Member of the Ohio House of Representatives from the 91st district
- In office January 3, 2005 – December 31, 2006
- Preceded by: Larry Householder
- Succeeded by: Dan Dodd

Member of the Ohio House of Representatives from the 57th district
- In office January 3, 1995 – December 31, 2000
- Preceded by: Judith Carr
- Succeeded by: John Boccieri

Personal details
- Born: Ronald Edward Hood June 2, 1969 Warren, Ohio, U.S.
- Died: April 19, 2025 (aged 55) Circleville, Ohio, U.S.
- Party: Republican
- Spouse: Michal Dean ​ ​(m. 2001; div. 2020)​
- Children: 6
- Education: Ohio State University (BS)

= Ron Hood =

American politician (1969–2025)

Ronald Edward Hood (June 2, 1969 – April 19, 2025) was an American Republican legislator in the Ohio House of Representatives. He represented the 78th District. He also represented, at various times, both the 57th and the 91st districts. Hood was a candidate in the 2021 Ohio's 15th congressional district special election and was a candidate in the 2022 Ohio gubernatorial election.

==Education==
A graduate of the Fisher College of Business at Ohio State University, Hood earned a Bachelor of Science degree in Business Administration in 1991. He had dual majors in marketing and economics.

==Political career==
In 1992, Hood ran for an open seat in the Ohio House of Representatives, but lost by a narrow margin. In 1994, he ran again and was elected to represent the 57th District, a position he held for three terms. In 2005, he won a close race for the 91st District with a 5.28% margin. He served on both the House Commerce and Labor Committee and the House Criminal Justice Committee.

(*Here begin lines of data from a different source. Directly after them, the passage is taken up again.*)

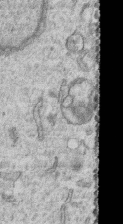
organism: Human
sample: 1205lu cells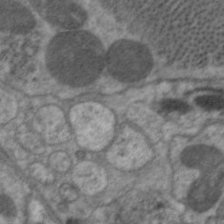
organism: C. elegans
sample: Pharynx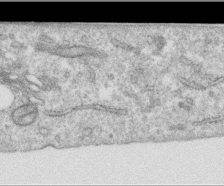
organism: Human
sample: Centriole in RPE cells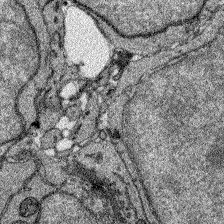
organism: Zebrafish
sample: Larval olfactory bulb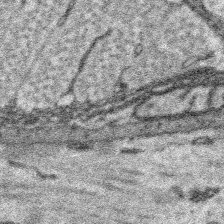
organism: Platynereis dumerilii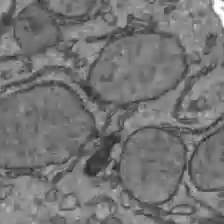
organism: C57BL Mouse
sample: Liver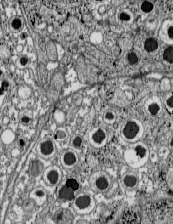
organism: C57BL Mouse
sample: Pancreatic islet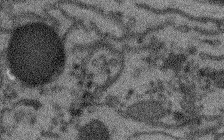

In 2019 Hood and Candice Keller sponsored legislation that would ban abortion in Ohio and require doctors to "reimplant" ectopic pregnancies into the uterus, which is not medically possible, or face charges for "abortion murder". Hood sponsored a heartbeat bill in 2018 that did not pass. A later heartbeat bill introduced in the senate in 2019 was signed into law but did not take effect due to court action.

On February 1, 2022, Hood announced that he would run for governor in the 2022 Ohio gubernatorial election.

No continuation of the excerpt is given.